Great Websites for Teachers: Find Free Lesson Plans for Your K-12 Classroom





While most teachers have a solid collection of lessons to teach from — either those they have created or those their district has provided — there comes a time in every teacher’s life where they want to add just a little more. Maybe their students need extra work with the water life cycle or their creative 6th hour would enjoy an extra day writing poetry. Whatever the reason, at some point most teachers find themselves Googling “lesson plans on ______” and crossing their fingers as they hit the search button.

My colleagues and I used to call it “going down the rabbit hole” — we’d spend hours online searching for just the right activity to bring a concept to life for our students. Sometimes, this journey paid off, and other times, we ended our search with a ragged collection of “just okay” ideas and a commitment to look again tomorrow. If you’ve ever experienced the frustration of online lesson searches, this blog is for you!

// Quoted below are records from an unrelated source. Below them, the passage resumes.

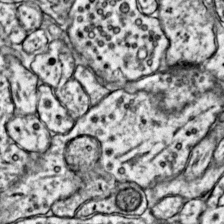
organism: Mouse
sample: Primary visual cortex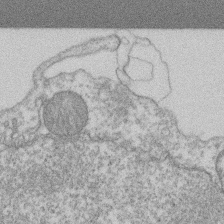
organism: Mouse
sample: T cell stromal cell synapse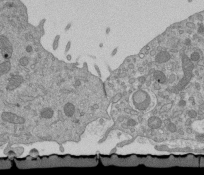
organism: Mouse
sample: ED-1 cell nuclei; centrioles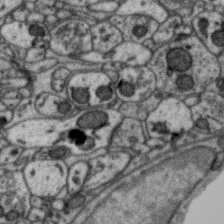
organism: Zebra finch
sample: Brain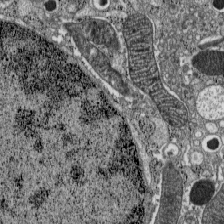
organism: C57BL Mouse
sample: Pancreatic islet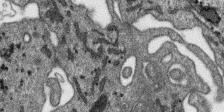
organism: Human
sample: Lung epithelial cells infected with SARS-CoV-2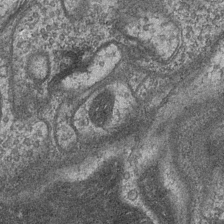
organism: Drosophila
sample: Optic medulla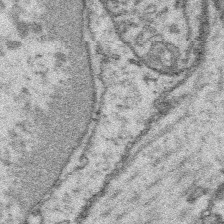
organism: Platynereis dumerilii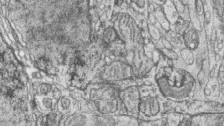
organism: Zebrafish
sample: synaptic ribbons in rod cells and cone cells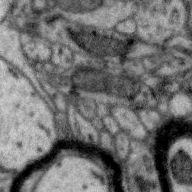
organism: Zebra finch
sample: Brain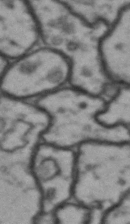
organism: Drosophila
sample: Brain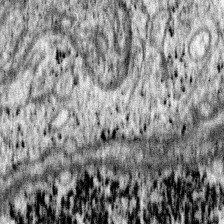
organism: Human
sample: HeLa cells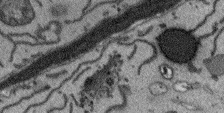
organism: Arabidopsis thaliana
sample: Root tip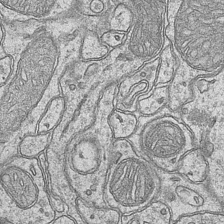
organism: Mouse
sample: CA1 Hippocampus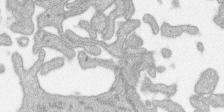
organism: Human
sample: Lung epithelial cells infected with SARS-CoV-2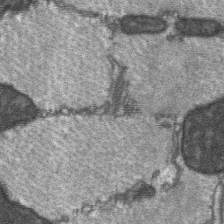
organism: C57BL Mouse
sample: Soleus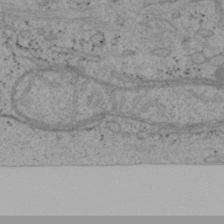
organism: Human
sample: HeLa cells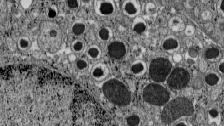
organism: C57BL Mouse
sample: Pancreatic islet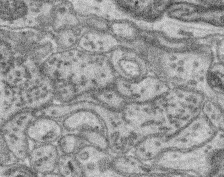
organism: Mouse
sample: Retina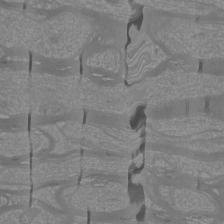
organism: Mouse
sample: Cortical neurons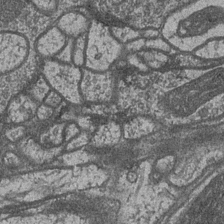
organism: Drosophila
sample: Optic medulla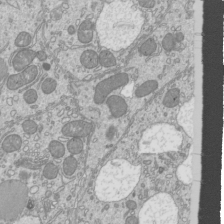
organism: Mouse
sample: Cilia; mouse epididymis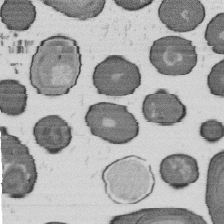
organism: B. subtilis
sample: Bacterial spore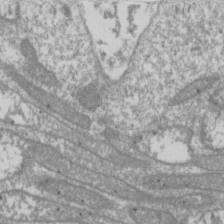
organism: Drosophila
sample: Cell division; meiosis; drosophila spermatocytes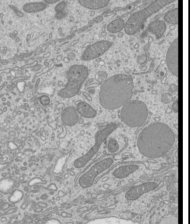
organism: Mouse
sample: Cilia; mouse epididymis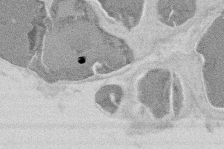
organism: Mouse
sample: T cell stromal cell synapse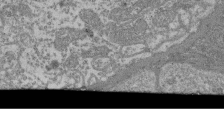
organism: Mouse
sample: Glomerulus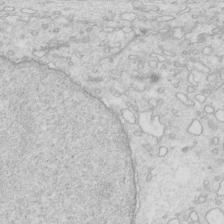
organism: Mouse
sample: Multiciliated cells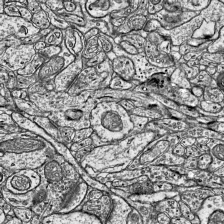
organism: Mouse
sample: Visual Cortex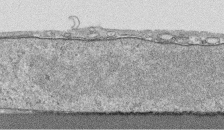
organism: Human
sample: CRL-1474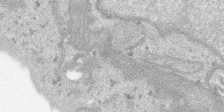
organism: Human
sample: Lung epithelial cells infected with SARS-CoV-2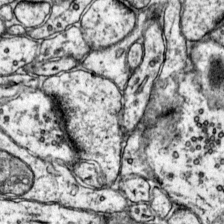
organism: Mouse
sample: Primary visual cortex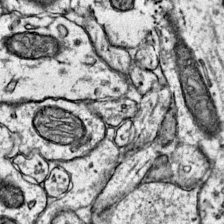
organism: Mouse
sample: Primary visual cortex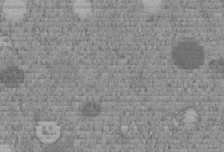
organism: C. elegans
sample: C. elegans embryo early stage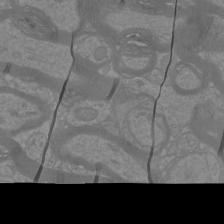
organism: Mouse
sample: Cortical neurons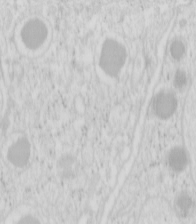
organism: Mouse
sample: Pancreas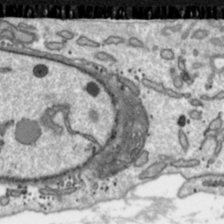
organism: Toxoplasma gondii
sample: Parasites in a vacuole inside a host cell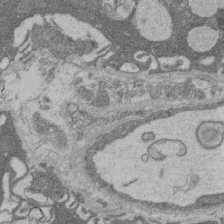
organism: Rat
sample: Salivary granule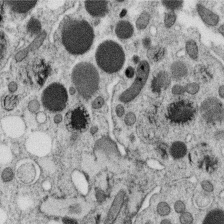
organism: C. elegans
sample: C. elegans oocyte; sperm cells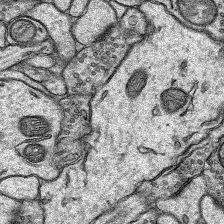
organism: Rat
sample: Hippocampus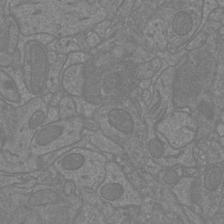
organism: Mouse
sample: Cortical neurons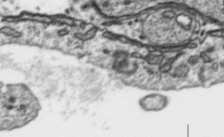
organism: Toxoplasma gondii
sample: Parasites in a vacuole inside a host cell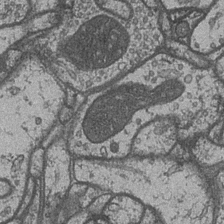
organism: Drosophila
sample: Optic medulla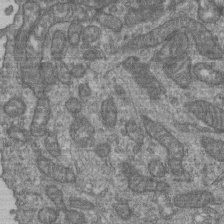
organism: Human
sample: Retinal organoid Rod and Cone cells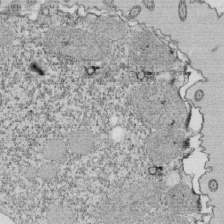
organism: Tetrahymena
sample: Cilia in tetrahymena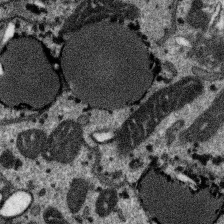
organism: Human
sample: Lung epithelial cells infected with SARS-CoV-2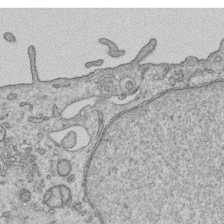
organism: Human
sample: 1205lu cells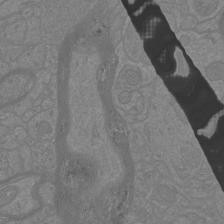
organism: Mouse
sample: Cortical neurons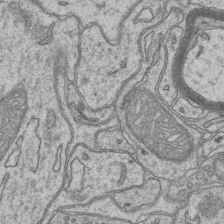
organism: Mouse
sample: CA1 Hippocampus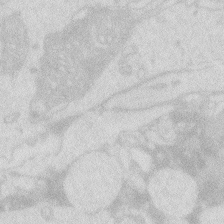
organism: Zebrafish
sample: Macrophage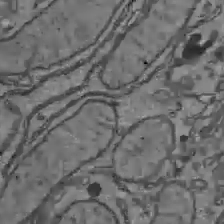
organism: C57BL Mouse
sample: Liver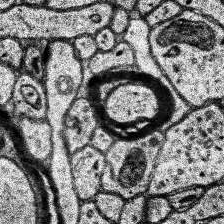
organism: Human
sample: Temporal Lobe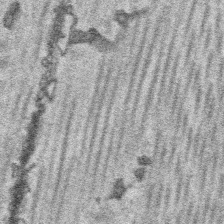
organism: Platynereis dumerilii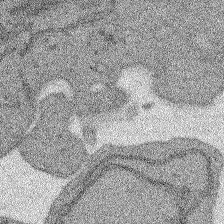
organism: Human
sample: HeLa cells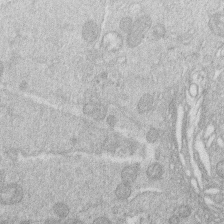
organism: Human
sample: Macrophage cells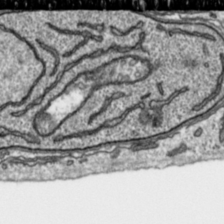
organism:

Below is a collection of 5 websites that contain quality, searchable lesson plans for K-12 teachers across a wide variety of subjects. Best of all, access to these lessons is free. When I’ve felt it would be helpful, I’ve included links not only to the main site, but to links within the site that might get you to a useful resource a little faster (links are at the end of the article). I’ve also tried to list a few of the main features of the site, so you know what you’re getting into before you get there. While I can’t promise you will find the lesson of your dreams, I hope I will save at least a few teachers a few precious hours of search time. Good luck and happy hunting!






1. Share My Lesson


The Share My Lesson website is a platform where teachers can collaborate and share standards-aligned resources including lesson plans, classroom resources and professional development webinars — at no cost. Membership to the site is free, and it is easy to sort lessons and resources by topic, grade-level or standard. Share My Lesson also offers Collections: curated teaching resources grouped around 11 popular themes, including family engagement, back-to-school ideas, classroom management, and social and emotional learning. The site has an active community and is frequently updated. For example, Greta Thunberg just gave her speech at the United Nations two days ago, and there is already a lesson plan with embedded video featured on the site. As of 2019, Share My Lesson has 1.5 million members and more than 420,000 preK–Grade 12 resources. The first time I stumbled onto this site, I thought to myself, where have you been all my life? Yes, I was that happy.


2. Common Sense Media


Common Sense Media is a nonprofit organization dedicated to improving the lives of kids and families by providing research-based information for 21st century learning. Their website includes education tech reviews, professional development resources (including free monthly webinars), and family engagement resources. Their “shining star” is a comprehensive Digital Citizenship Curriculum that is seriously one of the best free teaching resources anywhere. Designed and developed in partnership with Project Zero at the Harvard Graduate School of Education — and guided by research with thousands of educators — each lesson takes on real challenges students face today, and gives them the skills they need to succeed as digital learners. The curriculum, which is available for grades K-12, covers six themes in digital citizenship, including Media Balance and Wellness, Privacy, Cyberbullying, and Media Literacy. With lessons like “Finding Credible News Sources” and “Finding Balance in the Digital World,” even if you do not teach the full curriculum, you are sure to find lesson plans.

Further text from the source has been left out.